Squinzi ha ragione: se il problema dei crediti non performanti fosse stato risolvibile “semplicemente” varando una bad bank, non staremo qui a commentare il terremoto che ha provocato sui titoli di borsa, ma soprattutto non vedremmo uno stato di perdurante congelamento del credito, che solo apparentemente è in ripresa da qualche mese grazie alla ripartenza dei mutui, ripartenza che è in gran parte legata al fenomeno delle surroghe e dunque non rappresenta realmente nuovi impieghi ma solo una rotazione tra diversi operatori delle stesse posizioni. Per chi avesse dei dubbi suggeriamo di leggere un post di Mario Seminerio che ricorda come “bad bank” e “prezzi di mercato” siano, se non un ossimoro, due termini che con molta fatica vanno a braccetto.
Cedere portafogli di npl al prezzo a cui sono iscritti in bilancio significherebbe voler chiudere gli occhi sul fatto che si tratta di posizioni in gran parte evaporate in questi anni di crisi e rappresenterebbe un aiuto di stato. Cederli al “prezzo di mercato” (che mediamente oscilla tra il 10% e il 15% del valore nominale) significherebbe far saltare come tappi di spumante una serie di istituti piccoli e medio-piccoli. Una via di mezzo si potrà sicuramente trovare, ma non potrà miracolosamente far ripartire il credito e se non riparte il credito è difficile riparte l’economia nel suo complesso.

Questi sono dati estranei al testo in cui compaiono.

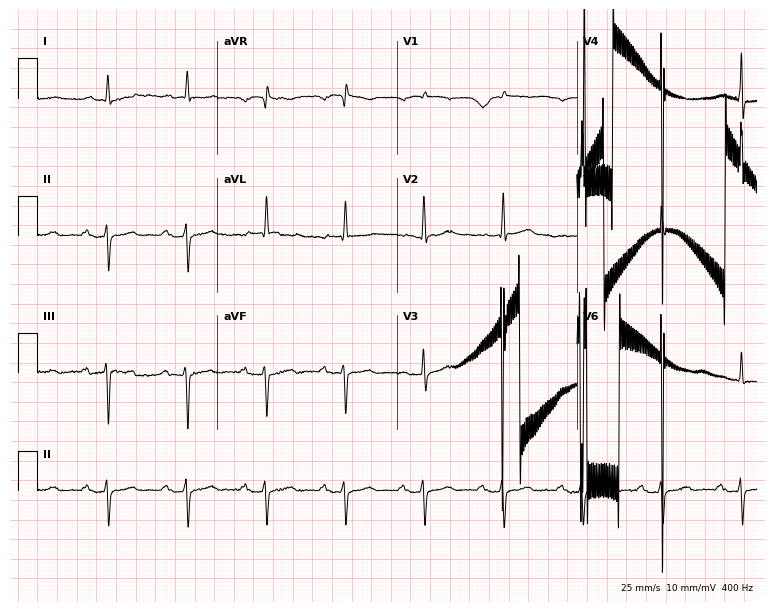
Electrocardiogram (7.3-second recording at 400 Hz), an 85-year-old male. Of the six screened findings (first-degree AV block, right bundle branch block, left bundle branch block, sinus bradycardia, atrial fibrillation, sinus tachycardia), none is recorded. Other findings, if any, are not listed.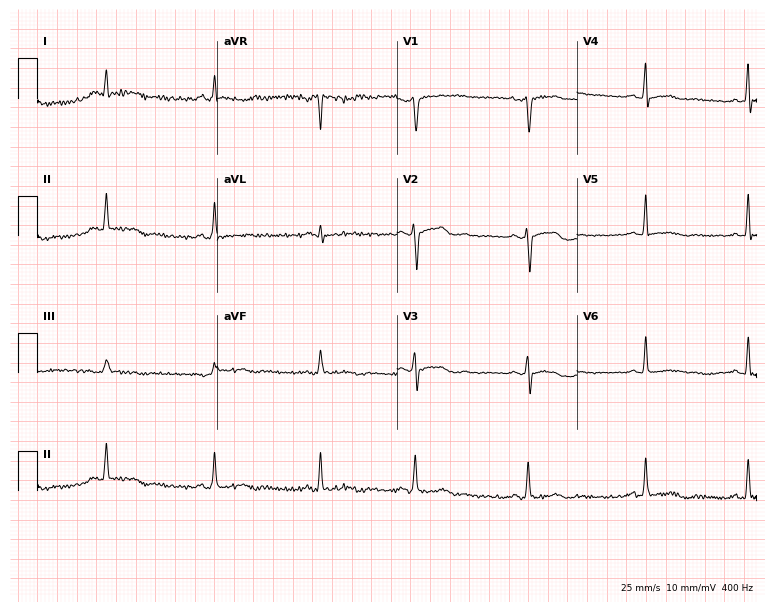
ECG (7.3-second recording at 400 Hz) — a female patient, 26 years old. Screened for six findings — first-degree AV block, right bundle branch block (RBBB), left bundle branch block (LBBB), sinus bradycardia, atrial fibrillation (AF), sinus tachycardia — none is recorded. Only these six findings were labelled.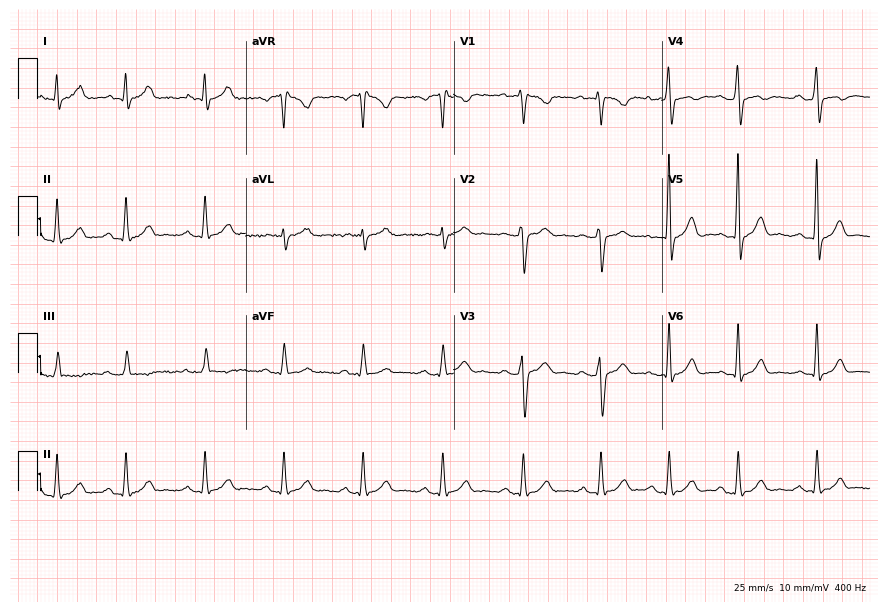
ECG — a male, 26 years old. Screened for six findings — first-degree AV block, right bundle branch block, left bundle branch block, sinus bradycardia, atrial fibrillation, sinus tachycardia — none is recorded. Only these six findings were labelled.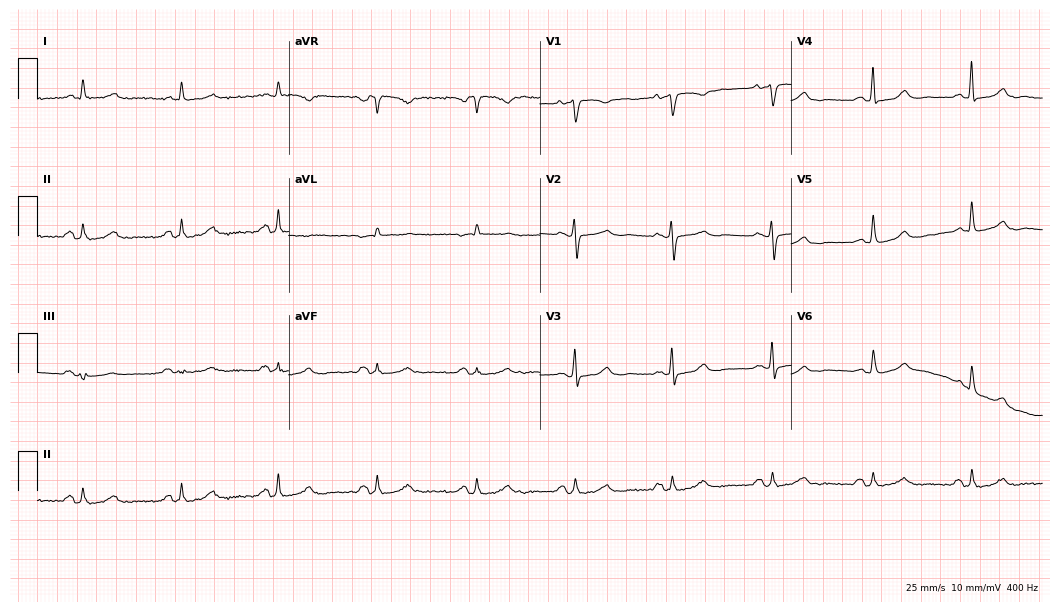
Standard 12-lead ECG recorded from a female, 66 years old (10.2-second recording at 400 Hz). Read as a normal ECG.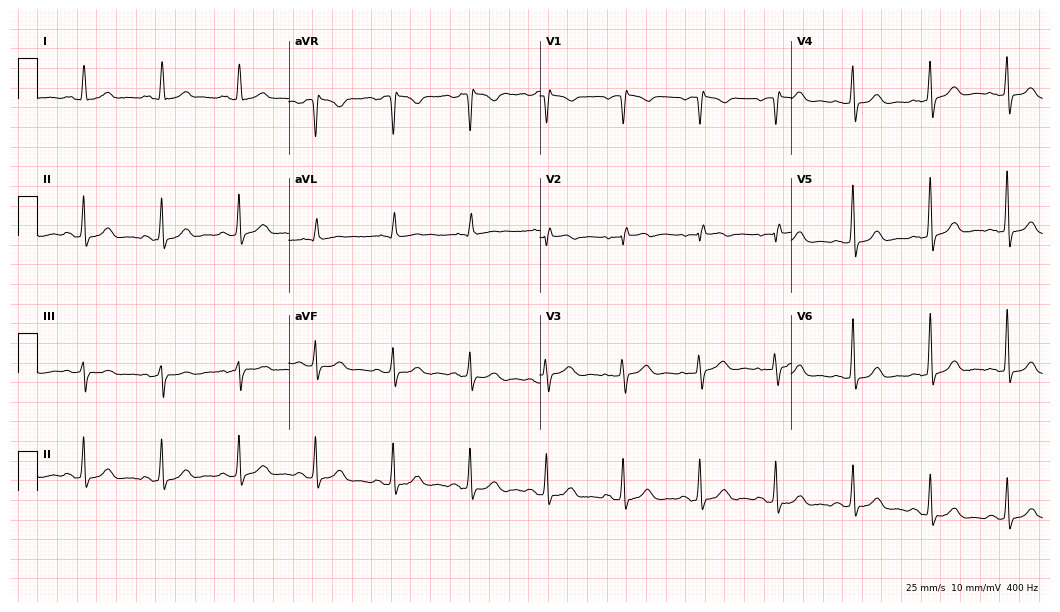
Electrocardiogram (10.2-second recording at 400 Hz), a female, 66 years old. Of the six screened findings (first-degree AV block, right bundle branch block, left bundle branch block, sinus bradycardia, atrial fibrillation, sinus tachycardia), none is recorded.

Salvo non continuare a sperare in un “motore estero” in grado di alimentare la crescita, attraverso le esportazioni. Ma con le tensioni che vanno montando in Asia e nei principali mercati emergenti quel motore rischia di entrare in stallo a breve, per un periodo più o meno lungo. Che le quotazioni delle banche crollino un giorno e decollino il giorno dopo non dovrebbe inficiare troppo sulla loro attività, anche se lascia perplessi sulla correttezza del processo di formazione dei prezzi stessi (ed espone gli investitori a rischi non correttamente prezzati), che l’attività stessa delle banche italiane sia “solida” e priva di problemi è semplicemente un’illusione.